Circulation. 2020 Apr 21;141(16):e750-e772. doi: 10.1161/CIR.0000000000000748. Epub 2020 Mar 9.
Atrial fibrillation (AF), the most common sustained cardiac arrhythmia, is associated with substantial morbidity, mortality, and healthcare use. Great strides have been made in stroke prevention and rhythm control strategies, yet reducing the incidence of AF has been slowed by the increasing incidence and prevalence of AF risk factors, including obesity, physical inactivity, sleep apnea, diabetes mellitus, hypertension, and other modifiable lifestyle-related factors. Fortunately, many of these AF drivers are potentially reversible, and emerging evidence supports that addressing these modifiable risks may be effective for primary and secondary AF prevention. A structured, protocol-driven multidisciplinary approach to integrate lifestyle and risk factor management as an integral part of AF management may help in the prevention and treatment of AF. However, this aspect of AF management is currently underrecognized, underused, and understudied. The purpose of this American Heart Association scientific statement is to review the association of modifiable risk factors with AF and the effects of risk factor intervention. Implementation strategies, care pathways, and educational links for achieving impactful weight reduction, increased physical activity, and risk factor modification are included. Implications for clinical practice, gaps in knowledge, and future directions for the research community are highlighted.

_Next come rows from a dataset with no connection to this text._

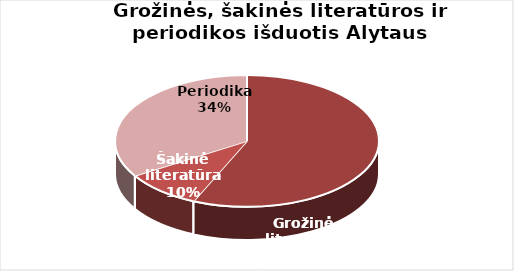
| Category | Series 0 |
|---|---|
| Grožinė literatūra | 456852 |
| Šakinė literatūra | 76795 |
| Periodika | 273063 |
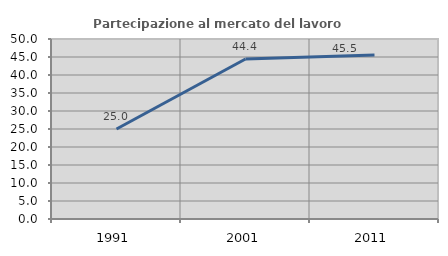
| Category | Partecipazione al mercato del lavoro  femminile |
|---|---|
| 1991.0 | 25 |
| 2001.0 | 44.444 |
| 2011.0 | 45.55 |
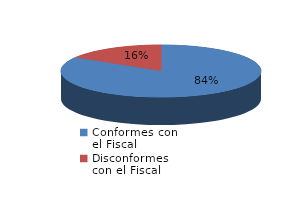
| Category | Series 0 |
|---|---|
| 0 | 283 |
| 1 | 55 |
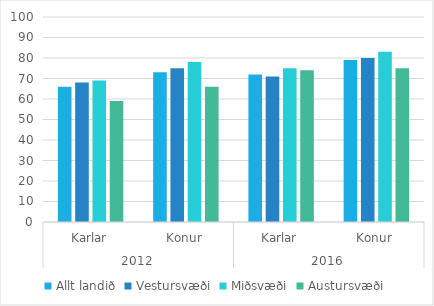
| Category | Allt landið | Vestursvæði | Miðsvæði | Austursvæði |
|---|---|---|---|---|
| 0 | 66 | 68 | 69 | 59 |
| 1 | 73 | 75 | 78 | 66 |
| 2 | 72 | 71 | 75 | 74 |
| 3 | 79 | 80 | 83 | 75 |
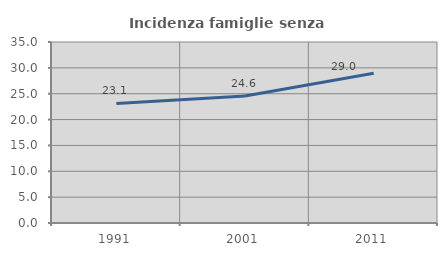
| Category | Incidenza famiglie senza nuclei |
|---|---|
| 1991.0 | 23.115 |
| 2001.0 | 24.557 |
| 2011.0 | 28.965 |
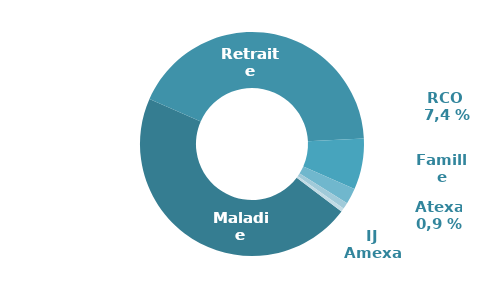
| Category | Series 0 |
|---|---|
| ü retraite | 0.463 |
| ü maladie-maternité-invalidité | 0.426 |
| ü retraite complémentaire obligatoire | 0.074 |
| ü famille | 0.023 |
| ü accident du travail et maladie professionnelle | 0.009 |
| ü IJ AMEXA | 0.005 |
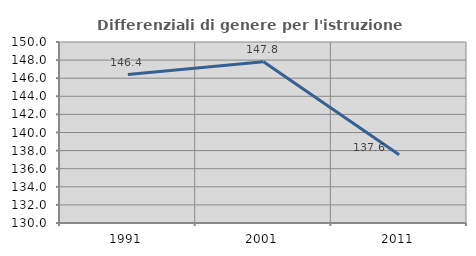
| Category | Differenziali di genere per l'istruzione superiore |
|---|---|
| 1991.0 | 146.407 |
| 2001.0 | 147.816 |
| 2011.0 | 137.553 |
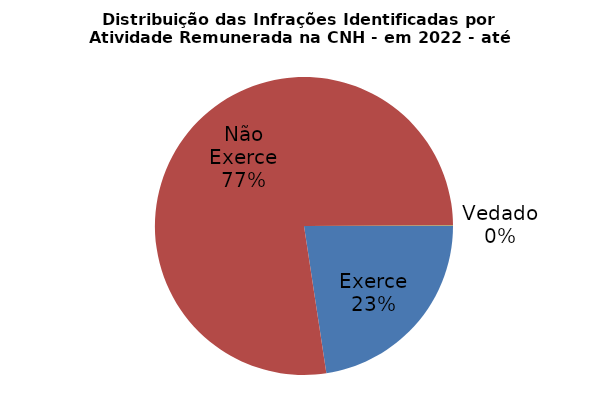
| Category | Series 0 |
|---|---|
| Exerce | 0.226 |
| Não Exerce | 0.773 |
| Vedado | 0.001 |
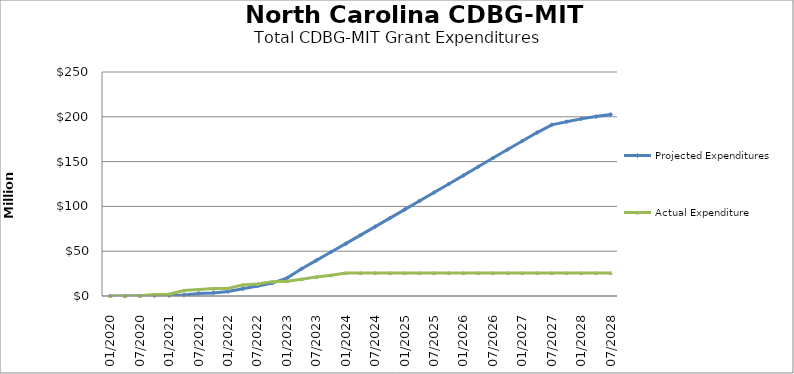
| Category | Projected Expenditures | Actual Expenditure |
|---|---|---|
| 01/2020 | 18934.446 | 0 |
| 04/2020 | 37847.561 | 0 |
| 07/2020 | 161413.244 | 274138.69 |
| 10/2020 | 353066.139 | 1630136.56 |
| 01/2021 | 574980.018 | 2069610.51 |
| 04/2021 | 993687.28 | 6125089.88 |
| 07/2021 | 2859148.887 | 7206271.93 |
| 10/2021 | 3482291.231 | 8249729 |
| 01/2022 | 5040955.542 | 8337416.56 |
| 04/2022 | 8046363.257 | 12423148.85 |
| 07/2022 | 11123640.807 | 13357397.11 |
| 10/2022 | 14360918.358 | 16041167.66 |
| 01/2023 | 19993881.494 | 16544013.24 |
| 04/2023 | 30357294.196 | 18803902.85 |
| 07/2023 | 39770706.898 | 21331656.97 |
| 10/2023 | 49134119.6 | 23165500.03 |
| 01/2024 | 58397532.302 | 25725664.51 |
| 04/2024 | 67910945.004 | 25725664.51 |
| 07/2024 | 77424357.706 | 25725664.51 |
| 10/2024 | 86937770.409 | 25725664.51 |
| 01/2025 | 96451183.111 | 25725664.51 |
| 04/2025 | 105964595.813 | 25725664.51 |
| 07/2025 | 115478008.515 | 25725664.51 |
| 10/2025 | 125041421.217 | 25725664.51 |
| 01/2026 | 134604833.919 | 25725664.51 |
| 04/2026 | 144268246.621 | 25725664.51 |
| 07/2026 | 153931659.323 | 25725664.51 |
| 10/2026 | 163495072.025 | 25725664.51 |
| 01/2027 | 173008484.727 | 25725664.51 |
| 04/2027 | 182421897.429 | 25725664.51 |
| 07/2027 | 191070154.995 | 25725664.51 |
| 10/2027 | 194486003.181 | 25725664.51 |
| 01/2028 | 197701851.367 | 25725664.51 |
| 04/2028 | 200251655.884 | 25725664.51 |
| 07/2028 | 202636014.736 | 25725664.51 |
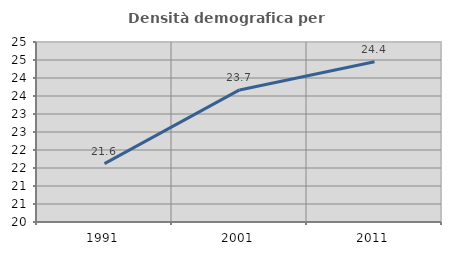
| Category | Densità demografica |
|---|---|
| 1991.0 | 21.621 |
| 2001.0 | 23.669 |
| 2011.0 | 24.449 |
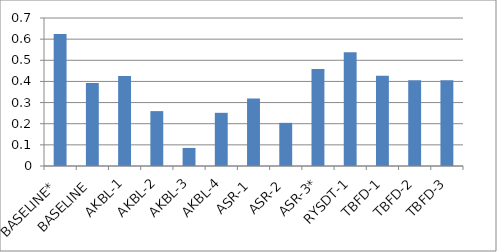
| Category | MAP |
|---|---|
| BASELINE* | 0.624 |
| BASELINE | 0.393 |
| AKBL-1 | 0.426 |
| AKBL-2 | 0.26 |
| AKBL-3 | 0.085 |
| AKBL-4 | 0.252 |
| ASR-1 | 0.319 |
| ASR-2 | 0.204 |
| ASR-3* | 0.458 |
| RYSDT-1 | 0.539 |
| TBFD-1 | 0.427 |
| TBFD-2 | 0.405 |
| TBFD-3 | 0.406 |

心房颤动(AF)是最常见的持续性心律失常,与大量的发病率、死亡率和医疗保健使用相关。在预防中风和节律控制策略方面已经取得了重大进展,但由于 AF 风险因素的发病率和患病率不断增加,包括肥胖、身体活动不足、睡眠呼吸暂停、糖尿病、高血压和其他可改变的生活方式相关因素,AF 的发病率降低速度放缓。幸运的是,许多这些 AF 驱动因素是潜在可逆转的,并且新出现的证据支持解决这些可改变的风险因素可能对原发性和继发性 AF 预防有效。一种结构化、协议驱动的多学科方法,将生活方式和危险因素管理整合为 AF 管理的一个组成部分,可能有助于预防和治疗 AF。然而,目前对 AF 管理的这一方面认识不足、使用率低且研究不足。本美国心脏协会科学声明的目的是审查可改变的危险因素与 AF 的关联,以及危险因素干预的效果。包括实现有影响力的体重减轻、增加身体活动和危险因素改变的实施策略、护理途径和教育联系。强调了对临床实践的影响、知识差距和研究界的未来方向。